The opposite is true when subtracting floating-point numbers: Avoid subtracting floating-point numbers that are nearly equal - the cancellation of the significant digits leaves only the unreliable less-significant digits in the answer.

### Failure to compare floating-point numbers

Since floating-point numbers are only finite approximations of real mathematical values, it makes no sense to compare floating-point numbers for exact equality. Two floating-point approximations may never be exactly equal, yet they may be close enough to each other to be considered "approximately equal".

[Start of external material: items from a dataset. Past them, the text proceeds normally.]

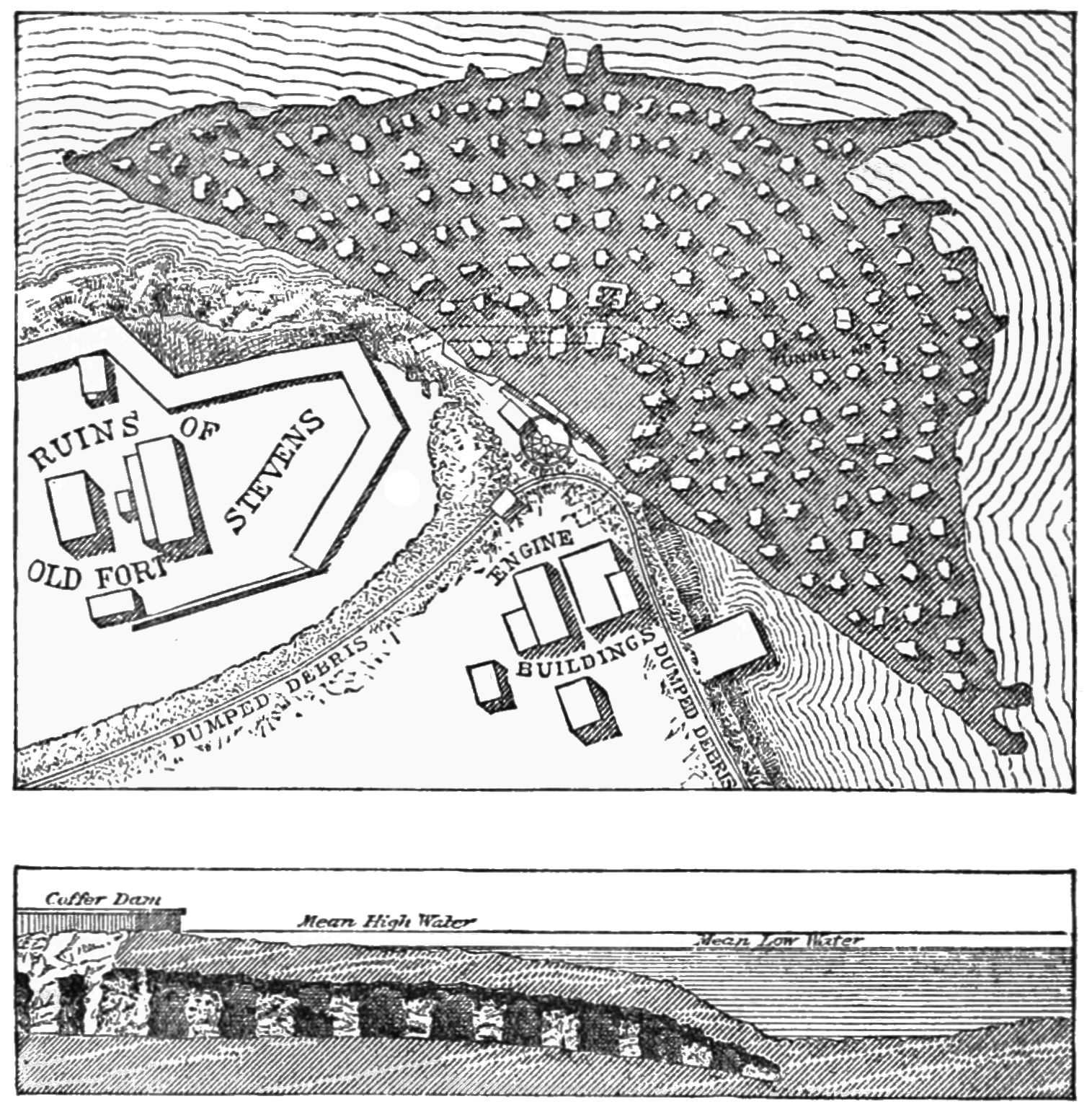 Hallet Point excavations and Tunnel 7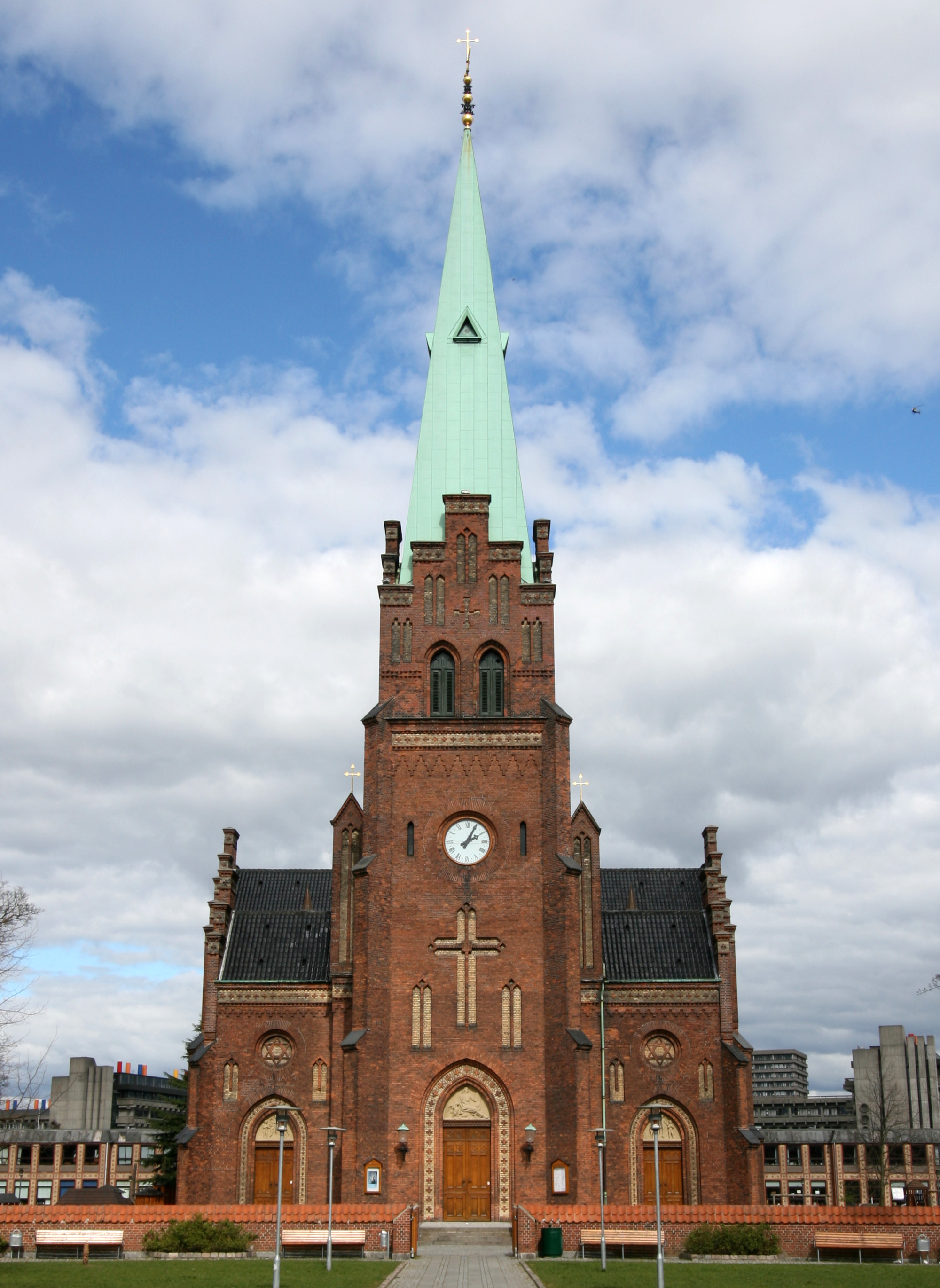 Sankt Johannes Kirke, Copenhagen, Denmark. west end, front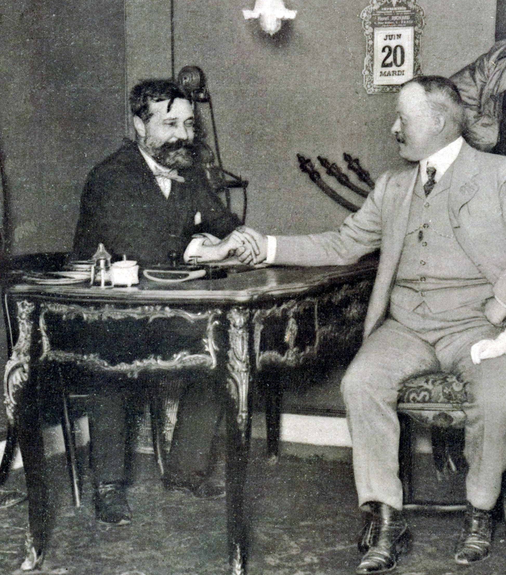 La Vie au Grand Air du 30 juin 1905, p.546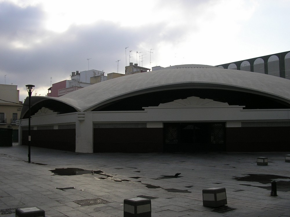 Plaza de Abastos Plaza de Abastos de Algeciras, obra del ingeniero Eduardo Torroja Miret. Fotografia realizada por mi el dia 17 de agosto de 2007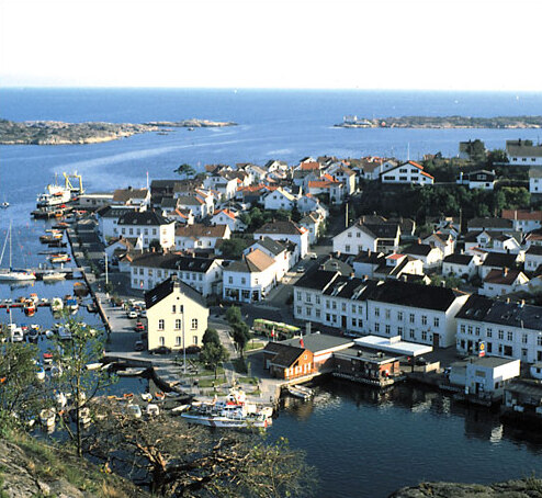 Risør by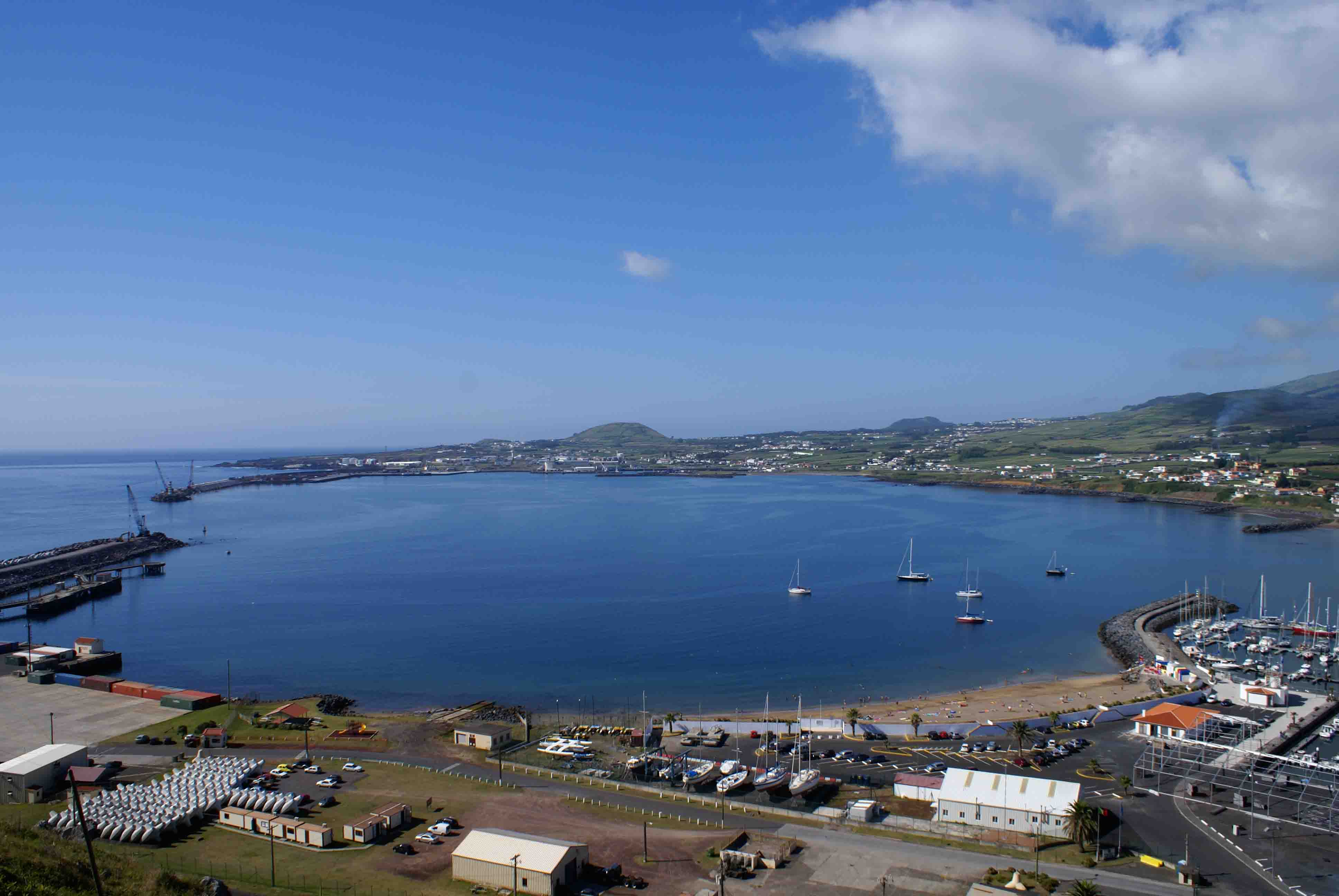 Baía da Praia da Vitória, Prainha (ou Praia dos Americanos, como era denominada anteriormente), ilha Terceira, Açores, Portugal.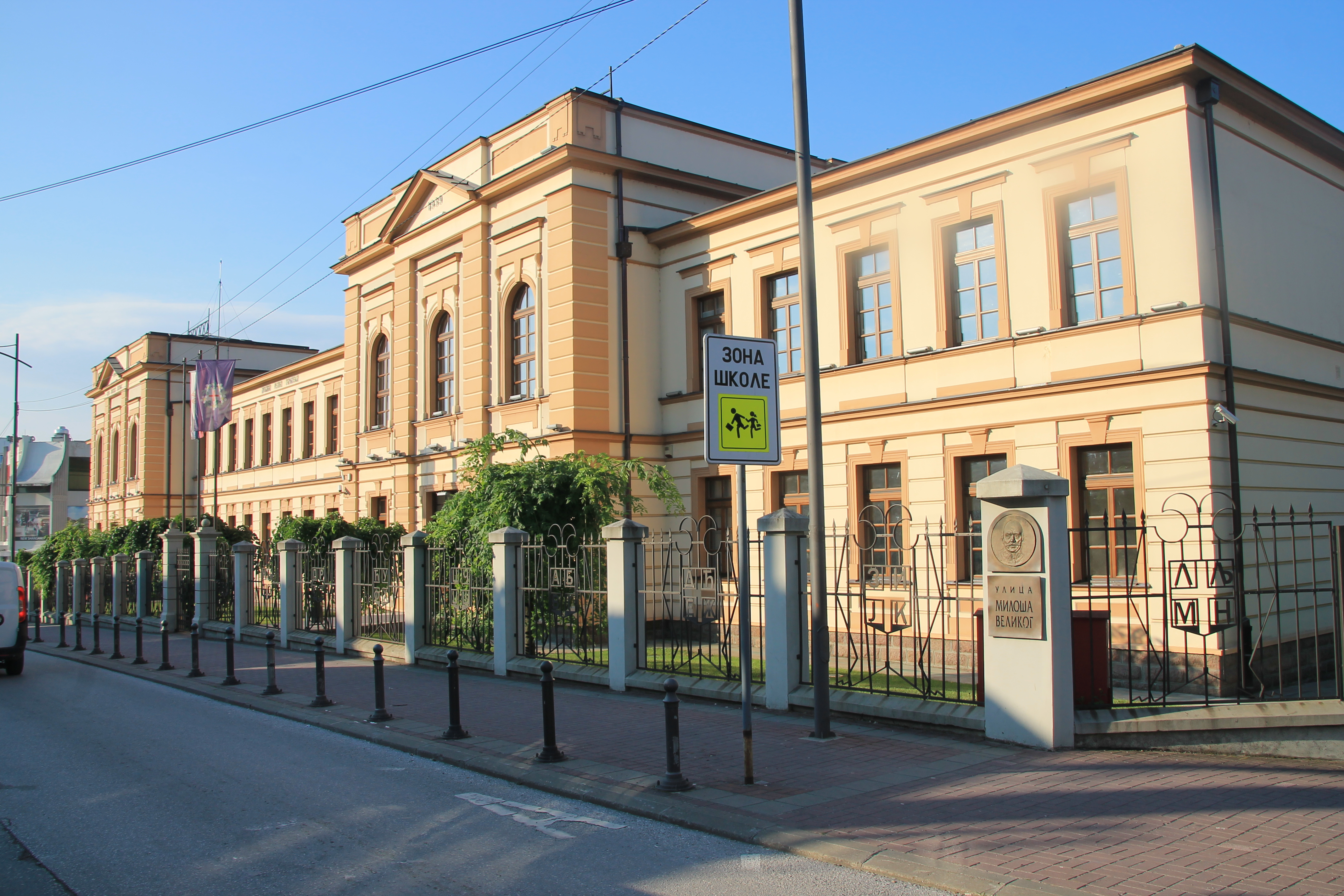 Gimnazija „Takovski ustanak”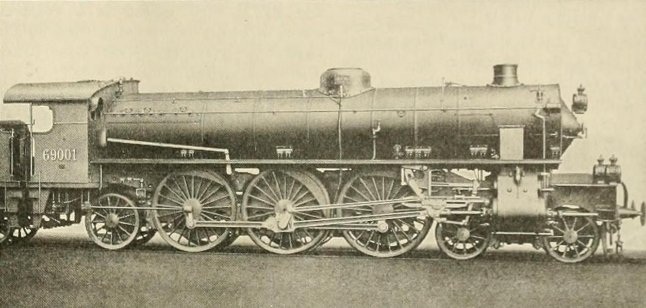 Locomotiva n. 69001 (gruppo 690) delle Ferrovie dello Stato.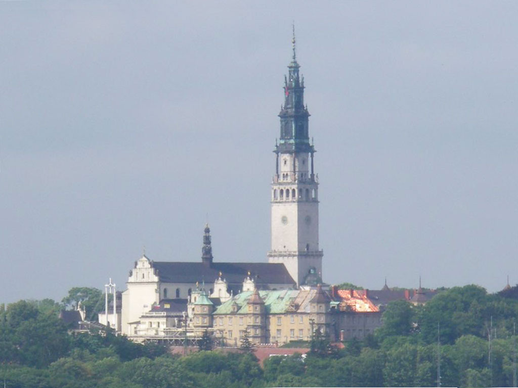 Jasna Góra - widok do północnego-wschodu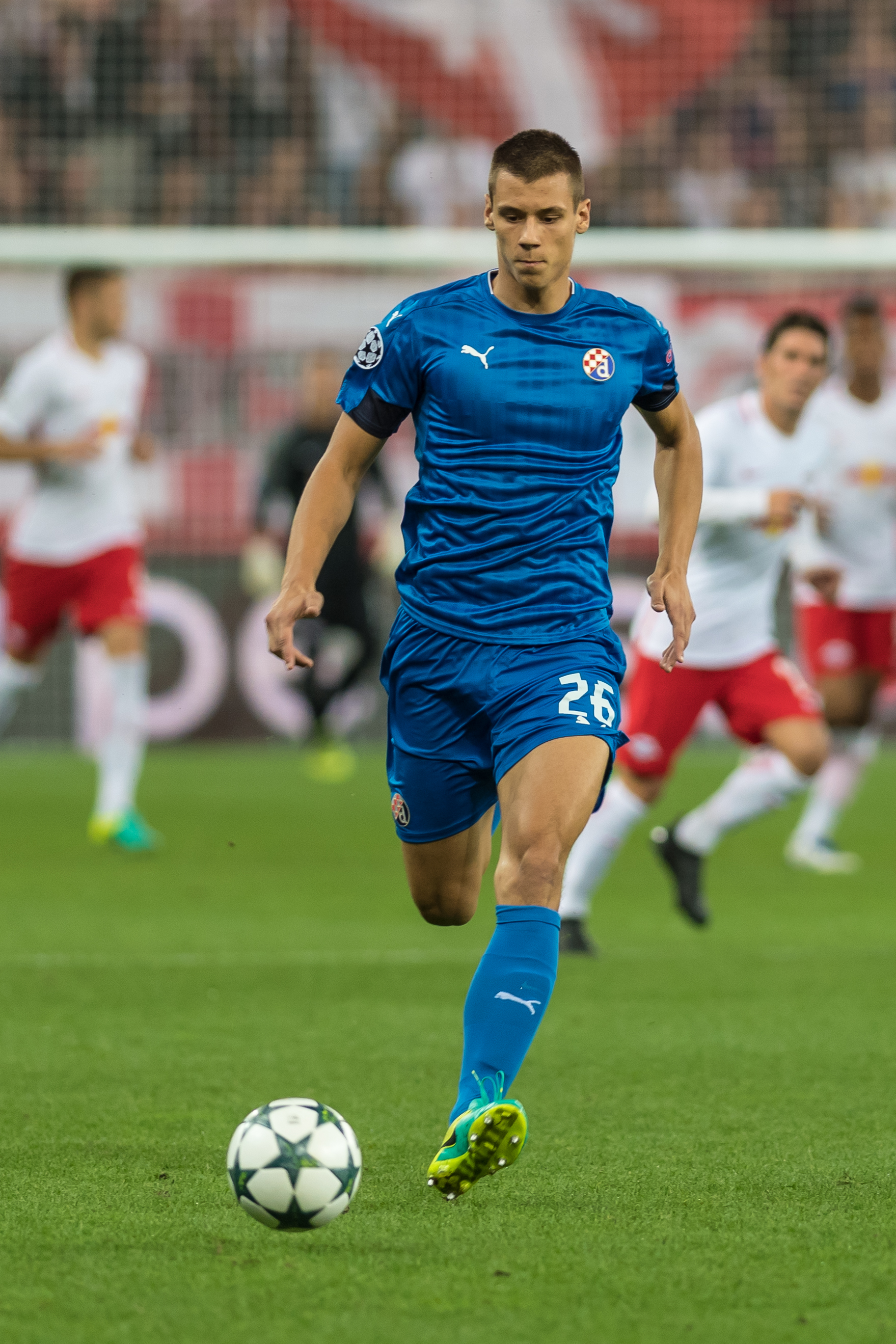 UEFA Champions League - Play-Offs - FC Salzburg vs Dinamo Zagreb. Bild zeigt Filip Benkovic (Dinamo Zagreb).

```    if ( Math.abs(a - b) < 1.0e-5 ) {
System.out.println("Close enough to be approximately equal.");
}
```

Note that since the spacings between floating-point numbers gets larger as the size of the numbers get larger, you may have to adjust your idea of "approximately equal" to suit the magnitude of the numbers you are comparing. For numbers such as those above, i.e. with an exponent of 2**50 and an inter-number gap of 2**27, the value "approximately equal" should be at least the width of the gap (2**27) and more likely something several times larger than the gap width, such as 2**29 or 2**30:

```    // hexadecimal floating-point constant with power-of-two exponent:
if ( Math.abs(a - b) < 1.0p30 ) {
System.out.println("Close enough to be approximately equal.");
}
```

### Summary of Floating Point Errors

• Floating-point numbers are approximations. Computers contain a finite sample of the infinite number of floating-point values. Hope that your answer is one of the values the computer can represent (or is very close to it).
• Never compare floating-point approximations for equality. Test the absolute value of the difference against an acceptable "approximately equal" value suited to the range of the numbers being compared.
• Associativity does not hold for floating-point numbers.
• Smaller floating-point numbers are spaced closer together than larger floating-point numbers - the "gap" width between adjacent floating-point numbers varies with the size of the exponent used.
• Adding floating-point numbers of different magnitudes is subject to loss of precision. Where possible, only add numbers of similar magnitude. (Add up all your small numbers before you tackle the big ones.)
• Avoid subtracting numbers that are nearly equal - the cancellation of the significant digits leaves only the unreliable less-significant digits in the answer.
• Read the literature on floating-point before you try to use it!